Cyrull friemelt ein Foto aus seiner Jackentasche: Nein, kein Wattenmeer zwischen Ebbe und Flut– auch wenn es so aussieht. Das Bild zeigt „Land unter“ in der Düsterdieker Niederung am vergangenen Weihnachten nach zwei Tagen Dauerregen über Westerkappeln. Der 64-Jährige seufzt.

Die Aufnahme will er beim nächsten Treffen im Rathaus am 12. Februar 2015 den Leuten zeigen, die für die Umsetzung der EU-Wasserrahmenrichtlinie (WRRL) zuständig sind.
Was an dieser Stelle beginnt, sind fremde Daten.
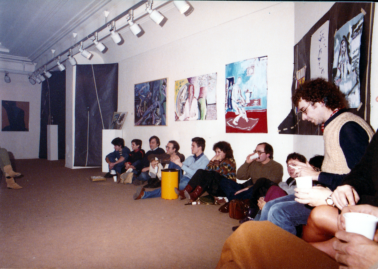 Una de las sesiones en 1983/84 de la Tertulia de Creadores en la Sala Minerva del Círculo de Bellas Artes de Madrid. Gregorio Morales es el cuarto por la izda.
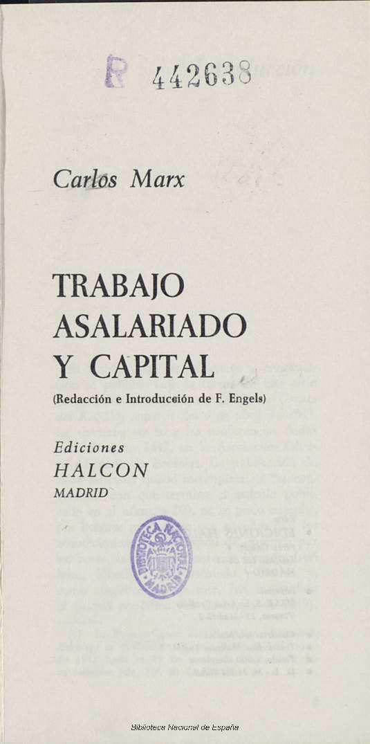 Trabajo asalariado y capital (Redacción e introducción de F. Engels) Traduccion de Mercedes Lucini Autor: Marx, Karl (1818-1883) ; Engels, Friedrich (1820-1895) ; Lucini Bayod, Mercedes Fecha: 1968 Datos de edición: Madrid, Halcon
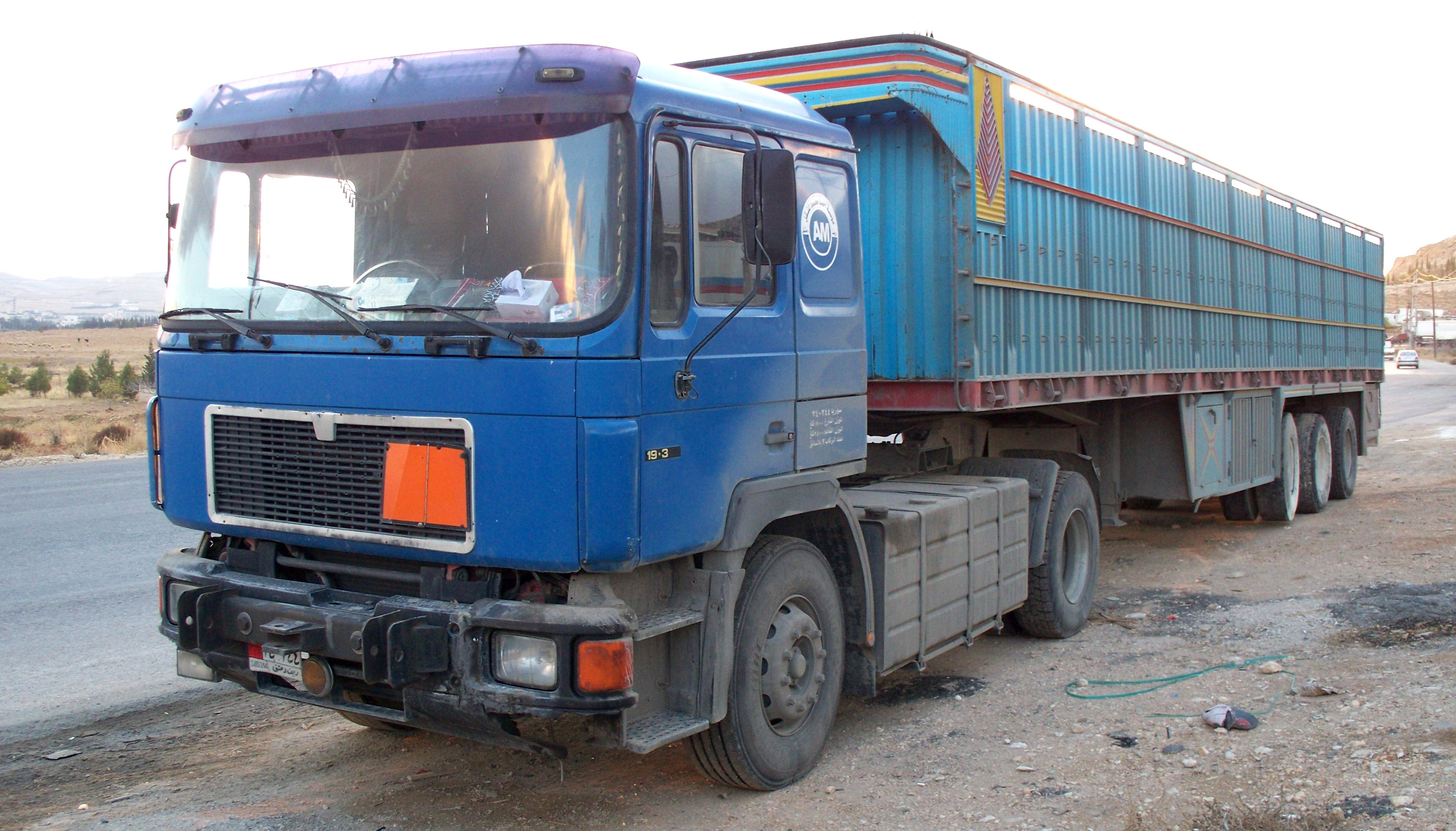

Darin wird unter anderem eine naturnahe Bewirtschaftung der Düsterdieker Aa angestrebt: Die Böschung des ohnehin schon träge fließenden Gewässers nur noch einmal im Jahr mähen ? „Da haben wir erhebliche Bedenken“, sagt Heinz Cyrull.

Er und seine Mitstreiter wollen den Planern stattdessen etwas anderes vorschlagen: Sie finden es sinnvoller, den Uferbereich der Düsterdieker Aa an einigen Stellen zu großflächigen Auen aufzuweiten, in denen sich das Wasser ungehemmt ausbreiten und die Natur ungestört entwickeln kann.

Ein letzter Blick über seinen Graben, dann kraxelt Heinz Cyrull den sanften Hang an der Seite des Gewässers wieder hinauf. „Mit der Umsetzung der WRRL sind wir weiter auf dem Weg“, sinniert er. Es dürften also wohl wieder einige wortreiche Diskussionen anstehen – hier, an der Böschung seines Lieblingsplatzes.